Total 2008 health care expenditures came to $2.5 trillion. Under Obama’s plan, and with 45.6 million new patients added immediately, these expenditures will be much higher. They will have to take much more than $700 billion “out of our health care system” to bend the cost curve down. It’s the only hope they have of preventing the Obama plan from swirling down the bowl. But there is no way to cut $700 billion out of a $2.5 trillion system without wholesale rationing.
Faced with limited healthcare resources, not the least of which will be the severe physician shortage, bureaucrats will get to play God with our lives, ending many of them prematurely in a despicable game of slow-motion euthanasia. For example, smokers, drinkers, the overweight and the obese, drug abusers and many other behavioral derelicts will be denied the best treatment. What bureaucrat worth his salt would waste vital organs, expensive drugs, or elaborate medical procedures on people whose lifestyle choices the government deems inappropriate?
The elderly won’t have a chance. Geriatric care, by far the most expensive and eventually catching up to the vast majority of us, will be the most fertile ground for cost-cutters. This is where the cruelty of the Obama plan will shine its brightest – when faceless bureaucrats deny medical care to the elderly simply because they will be reaching their statistical life expectancy in a few years anyhow or become inflicted with some other life-threatening illness. A 78 year-old woman may be willing to risk a hip replacement if she thought she could live another 5 or 10, maybe 15 years without pain. But based on her life expectancy, a bureaucrat, she has never met, might think she has only 2 years left and deny the operation, approving a prescription for Oxycodone in its place. If she was overweight, she might only get a bottle of aspirin.
Let’s say that you are a 72-year-old man who smokes and drinks and needs an expensive medical test or procedure.
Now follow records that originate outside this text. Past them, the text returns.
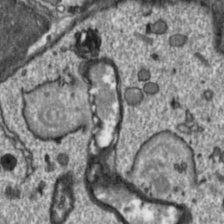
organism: Toxoplasma gondii
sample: Parasites in a vacuole inside a host cell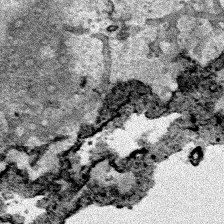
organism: Human
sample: Mitochondria in HCT116 cells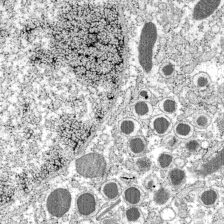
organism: C57BL Mouse
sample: Pancreatic islet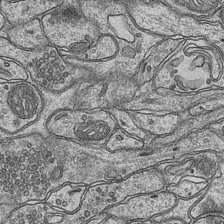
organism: Mouse
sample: CA1 Hippocampus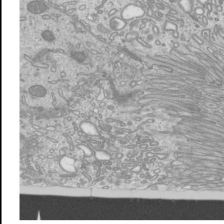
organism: Mouse
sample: Cilia; mouse epididymis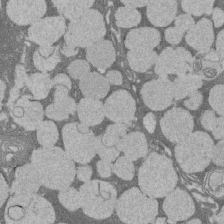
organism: Rat
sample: Salivary granule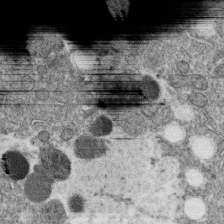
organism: C. elegans
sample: C. elegans oocyte; sperm cells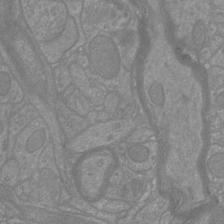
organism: Mouse
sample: Cortical neurons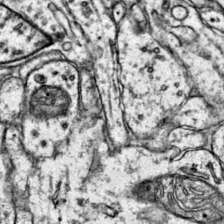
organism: Mouse
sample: Primary visual cortex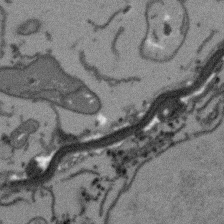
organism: Arabidopsis thaliana
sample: Root tip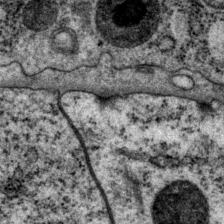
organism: P. pacificus
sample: Pharynx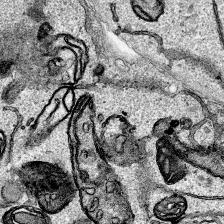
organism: Human
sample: Mitochondria in HCT116 cells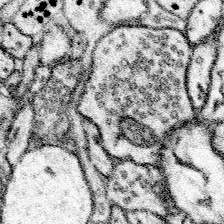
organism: Mouse
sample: Somatosensory cortex neuropil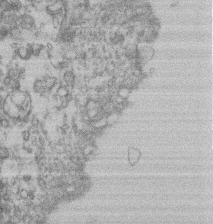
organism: Mouse
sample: T cell stromal cell synapse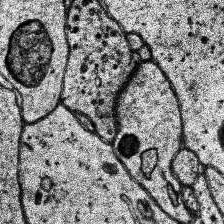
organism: Human
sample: Temporal Lobe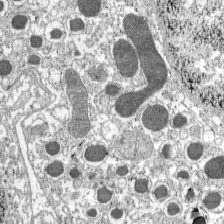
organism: C57BL Mouse
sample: Pancreatic islet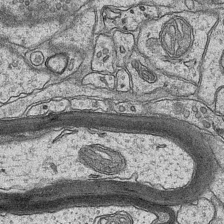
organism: Mouse
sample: CA1 Hippocampus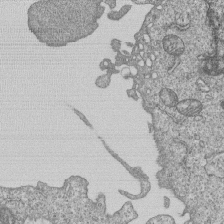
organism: Human
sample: MDA-MB-231 cells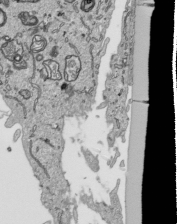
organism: Human
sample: Mitochondria in HCT116 cells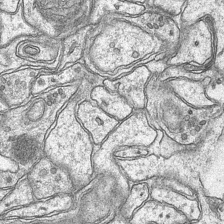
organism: Mouse
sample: CA1 Hippocampus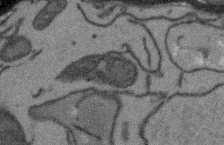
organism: Arabidopsis thaliana
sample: Root tip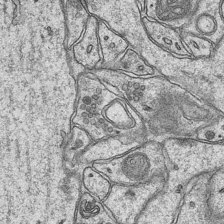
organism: Mouse
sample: CA1 Hippocampus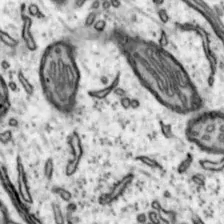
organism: Mouse
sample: Nucleus accumbens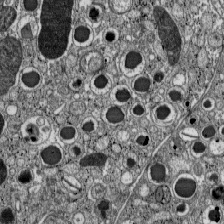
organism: C57BL Mouse
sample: Pancreatic islet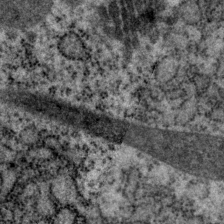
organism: P. pacificus
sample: Pharynx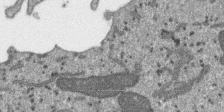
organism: Human
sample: Lung epithelial cells infected with SARS-CoV-2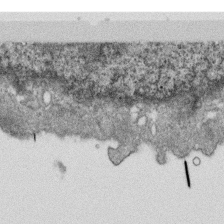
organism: African green monkey
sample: Vero E6 cells infected with SARS-CoV-2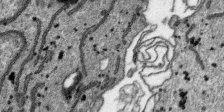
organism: Human
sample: Lung epithelial cells, uninfected (mock) control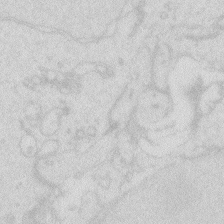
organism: Zebrafish
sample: Macrophage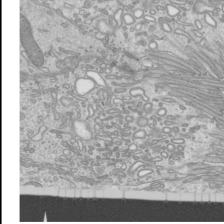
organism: Mouse
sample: Cilia; mouse epididymis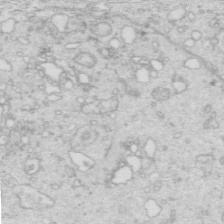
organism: Mouse
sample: Multiciliated cells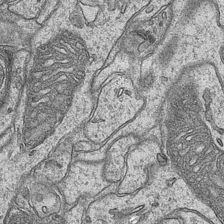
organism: Mouse
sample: CA1 Hippocampus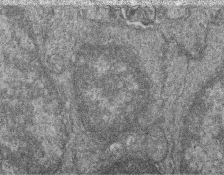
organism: Zebrafish
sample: Cilia; retinal pigment epithelium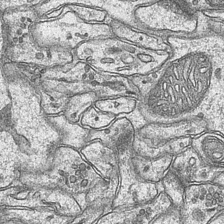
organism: Mouse
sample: CA1 Hippocampus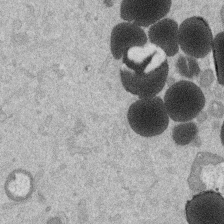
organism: Mouse
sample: Dividing mouse embryo 1 cell stage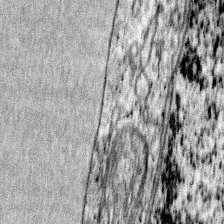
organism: Human
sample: HeLa cells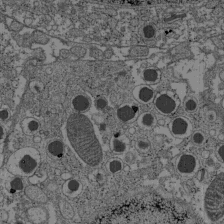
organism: C57BL Mouse
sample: Pancreatic islet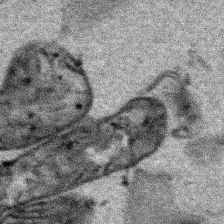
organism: Human
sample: Mitochondria in HCT116 cells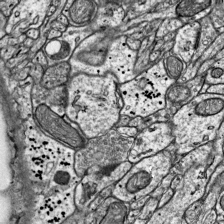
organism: Mouse
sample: Visual Cortex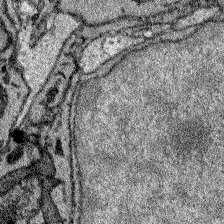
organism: Zebrafish
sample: Larval olfactory bulb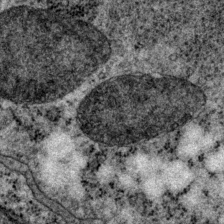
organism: P. pacificus
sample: Pharynx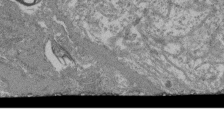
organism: Mouse
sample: Glomerulus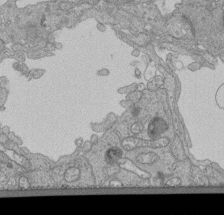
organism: Human
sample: Retinal organoid Rod and Cone cells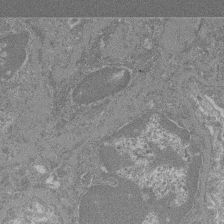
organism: Mouse
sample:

Who knows how long you might live if you get it? But you will be at the mercy of a nazi-like social engineering advisory board (who else would take such a job?) hidden somewhere in the bowels of the Obama Health Care System. They will consider allocation principles such as “maximizing total benefits” or “promoting and rewarding social usefulness.” They will punch in numbers on their calculators to compute the quality of your three statistically remaining years. No matter how much you have paid into the system in the past, it will decide how much the government will spend on you based on how long it thinks you will live usefully. The odds are heavily against you getting (or having the opportunity to get) health care that will meaningfully extend your life.
Even if you didn’t smoke or drink, with an existing physician shortage and 45.6 million extra patients, there won’t be much for you. Given the government’s track record of cutting costs, there won’t be anything there. Most of us will eventually get the so-called “Senior Death Discount” embraced by Obama’s advisors (e.g., health care policy advisor Ezekiel Emanuel (Rahm Emanuel’s brother) and regulatory czar, Cass Sunstein). But maybe there’s something to their quality-adjusted-life-years (QALY) formula. Geriatric rationing will certainly bend the Social Security System cost curve down. By my calculation, being old, healthy and broke would have a negative QALY value.
Earlier this month, Henry Allingham died at 113 years of age. He was the world's oldest man and attributed his remarkable longevity to "cigarettes, whisky and wild, wild women." I wonder what Henry would have thought of Obama’s curve bending health care plan.